▶ _What you should do_:
From the first line to the last, copy the listing exactly and omit the images.

▶ _Given information_:
----

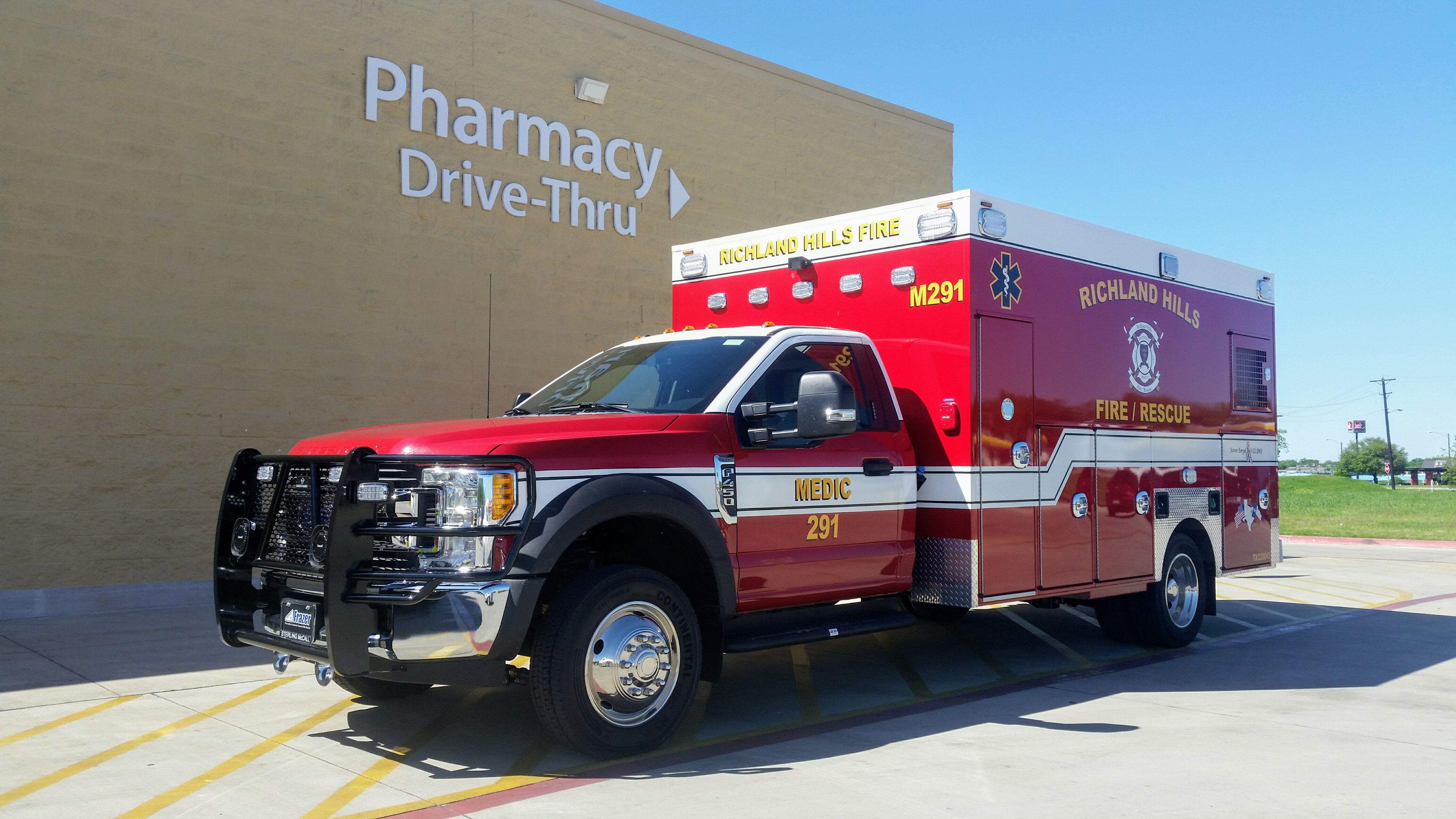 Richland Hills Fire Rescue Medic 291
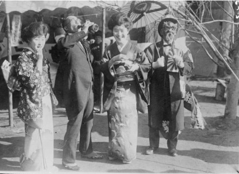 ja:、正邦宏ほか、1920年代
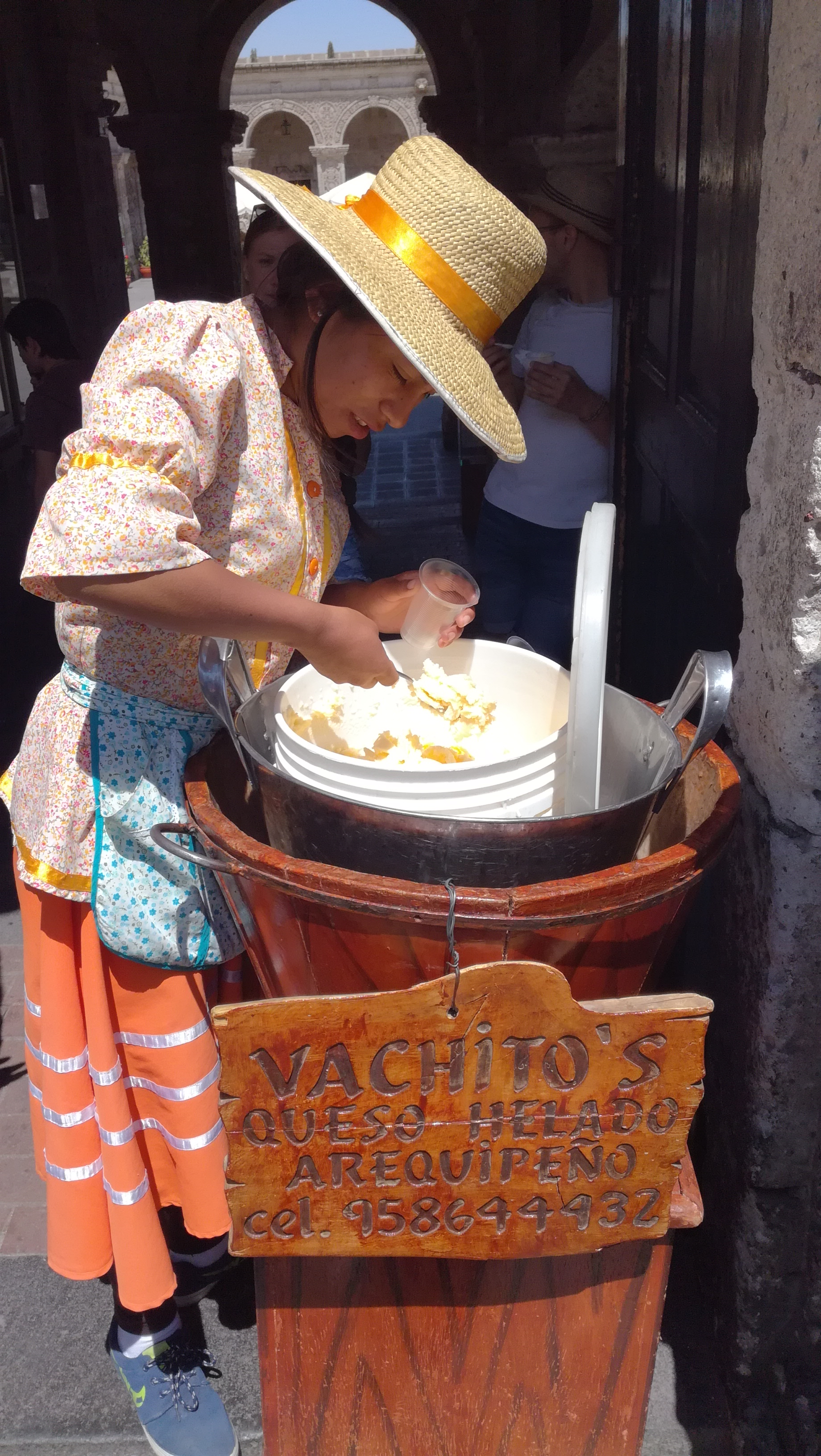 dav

----

▶ _Problem solution_:
 Richland Hills Fire Rescue Medic 291
 ja:、正邦宏ほか、1920年代
 dav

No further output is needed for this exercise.